Accumulations of these tiny particles are generally associated with the quiet waters of a lake,
lagoon, swamp, or certain marine environments. Common detrital sedimentary rocks, in order of
increasing particle size, are shale, sandstone, and conglomerate or breccia.
In contrast to detrital rocks, which form from the solid products of weathering, chemical
sediments derive from ions that are carried in solution to lakes and seas. This material does not
remain dissolved in the water indefinitely, however. Some of it precipitates to form chemical
sediments. These become rocks such as limestone, chert, and rock salt. This precipitation of
material occurs in two ways. Inorganic processes such as evaporation and chemical activity can
produce chemical sediments. Organic (life) processes of water dwelling organisms also form
chemical sediments, said to be of biochemical origin. One example of a deposit resulting from
inorganic chemical processes is the dripstone that decorates many caves. Another is the salt left
behind as a body of seawater evaporates. In contrast, many water-dwelling animals and plants
extract dissolved mineral matter to form shells and other hard parts.
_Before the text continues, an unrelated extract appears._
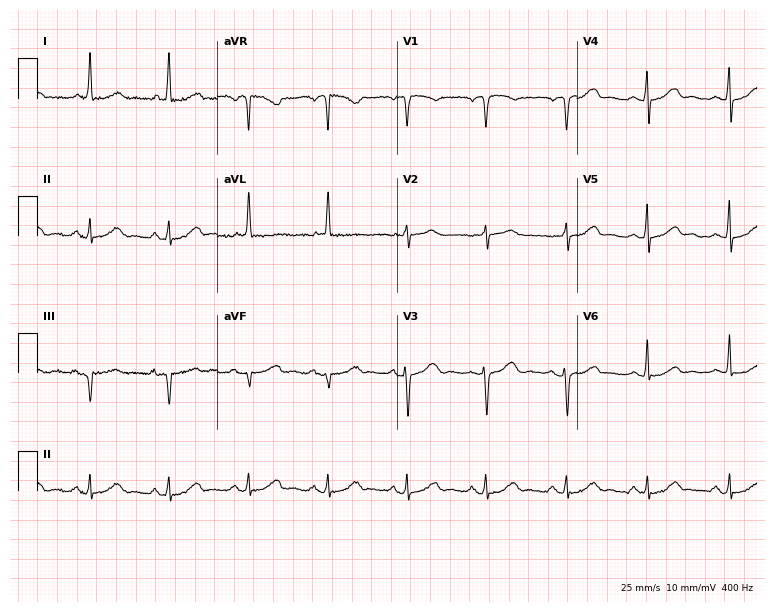
12-lead ECG (7.3-second recording at 400 Hz) from a female, 74 years old. Labelled as a normal ECG.
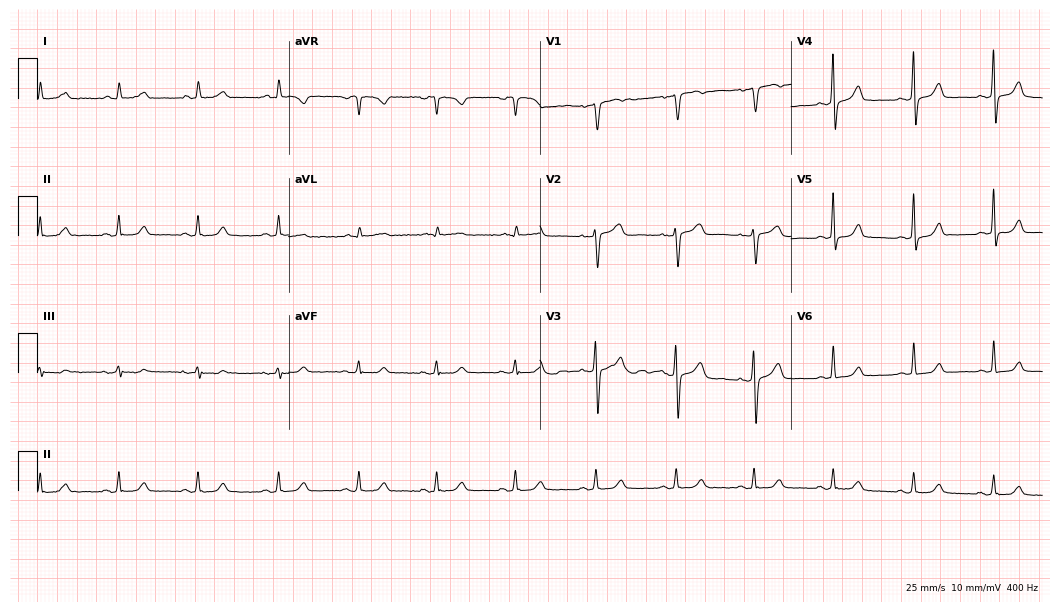
Resting 12-lead electrocardiogram. Patient: a woman, 52 years old. Read as a normal ECG.

After the organisms die,
their skeletons collect by the millions on the floor of a lake or ocean as biochemical sediment.
Task 2. Build up a vocabulary to the text.
Task 3. Provide brief answers to the following:
1. What minerals are most abundant in detrital sedimentary rocks?
2. What is the primary basis for distinguishing among detrital rocks?
Task 4. Look at Figure 2.2, 2.3 A and B. Figure 2.2 shows particle size classification
for detrital sedimentary rocks. Particle size is the primary basis for distinguishing among
various detrital sedimentary rocks. Figure 2.3 A and B identifies sedimentary rocks.
According to the table, sedimentary rocks are divided into three groups—detrital,
chemical, and organic. The main criterion for naming detrital sedimentary rocks is particle
size, whereas the primary basis for distinguishing among chemical sedimentary rocks is
their mineral composition. Using the information from the tables and from the text try to
give as many details as possible about detrital sedimentary rocks.
TEST YOURSELF
Task 1. Tell whether the sentences are true or false. Correct the false ones.
1. Sedimentary rocks contain much of the basic information needed to reconstruct Earth
history.
2. Sedimentary rocks are not associated with many important energy and mineral resources.
3. Sedimentary rock consists of sediment that has been lithified into solid rock.
4. Sediment has three principal sources: (1) as detrital material, which originates and is
transported as solid particles from both mechanical and chemical weathering, which, when
lithified, forms detrital sedimentary rocks; (2) from soluble material produced largely by
chemical weathering, which, when precipitated, forms chemical sedimentary rocks, (3)